Drawing of the sanctuary of Apollo layout
Plan 1. Sanctuary of Apollo at Kourion

Temple B, as a result of the removal of debris at the north end of Street 1, is now much clearer to view. The large blocks fallen into the street in front of the temple stairway were replaced on the flanking walls and add much to the impressiveness of this part of the site (Plate VII).

The propylon (Plan l) consists of an open porch leading into an unroofed court through a cross wall pierced by a large doorway. Two columns projected from the cross wall in the porch, and the plinths on which these stood were found in situ. One of the limestone Doric capitals of a late type, with a section of the fluted shaft, lies on the floor nearby. The court leads down a flight of three steps to the street below at the foot of Temple A stairway.

The cross wall is somewhat thicker than the flanking walls; it is faced with ashlars, and the core is filled in with rubble and clay mortar. The north wall of the court and the south wall of the porch are composed of fairly even courses of ashlars; the rest are largely of rubble. The ashlar walls clearly antedate the propylon. The walls are solidly founded on the rock, which is never far below the floor levels, and were covered with a revetment of lime plaster many samples of which were found among the debris; the softness of the limestone made this essential.

The threshold block for the doorway occurs in situ and measures 2.10 meters in length (Plate VII). It has pivot holes at each end for the double doors that opened into the court; these occur at the inner corners of the rebate cut in the block to receive the doors when closed. Stone jambs with a similar cutting framed the pivot holes in the South Building where there are many examples of this style of doorway. A step was inserted behind the doors at a later period, and the floor of the porch was raised; the two columns date from this time.

Drawing of the layout of West Building of the Sanctuary of Apollo
Plan 2.

The West Building consists of seven rooms, three on the south side, and four on the north (Plan 2). On the south it opens on the propylon through doors leading from Rooms 1 and 3; and on the east it has access to Temple A stairway through a door leading from Room 7. All the walls are firmly founded on the rock, here also never far below the floor levels. The better ones in their extant courses are composed of large ashlars, some well over a meter in length, as in the south wall of Rooms 1 and 2, and the wall dividing Rooms 2 and 6 from Rooms 3 and 5. Their depth is on an average a little over 50 centimeters, and they are preserved to a height of 50 to 90 centimeters in the south wall, and from 100 to 130 centimeters in the north.

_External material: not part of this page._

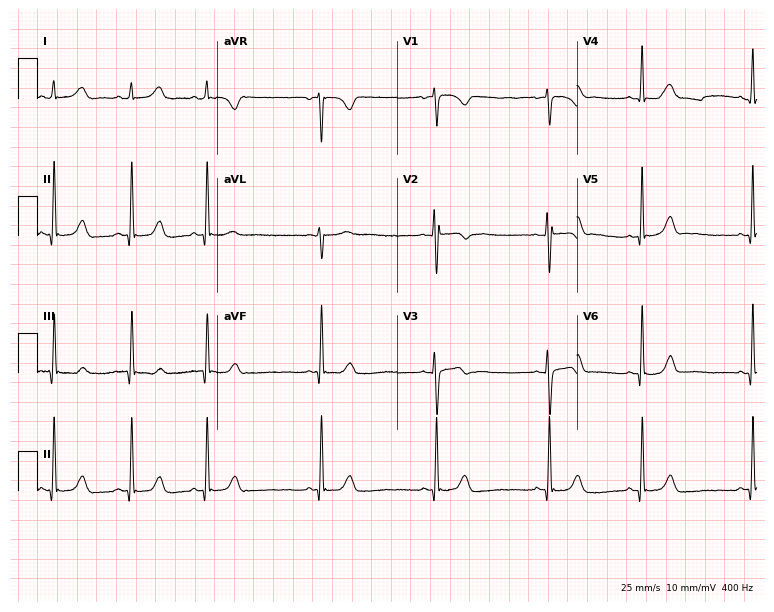
Resting 12-lead electrocardiogram. Patient: a 20-year-old female. Read as a normal ECG.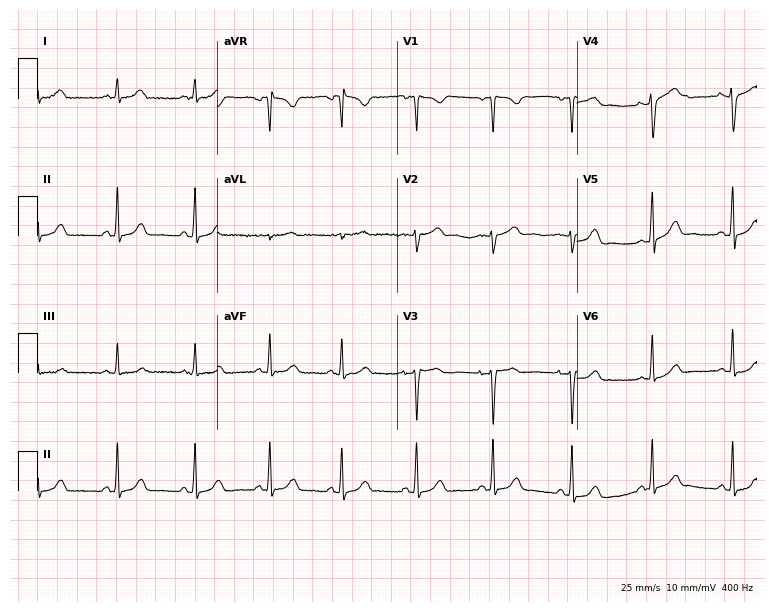
12-lead ECG from a 35-year-old woman. Labelled as a normal ECG.

Other walls, with the exception of the central one dividing the north from the south rooms, are of very rough masonry; the central wall has two courses of large ashlars, but their interstices are wide and these are filled in with rubble; the extension of this wall is of rubble. It is clear that the ashlar walls antedate the others which jut up against them at their intersection and belonged to an earlier building. Clay was used everywhere as mortar to which perhaps some lime was added, and all walls received a revetment of lime plaster.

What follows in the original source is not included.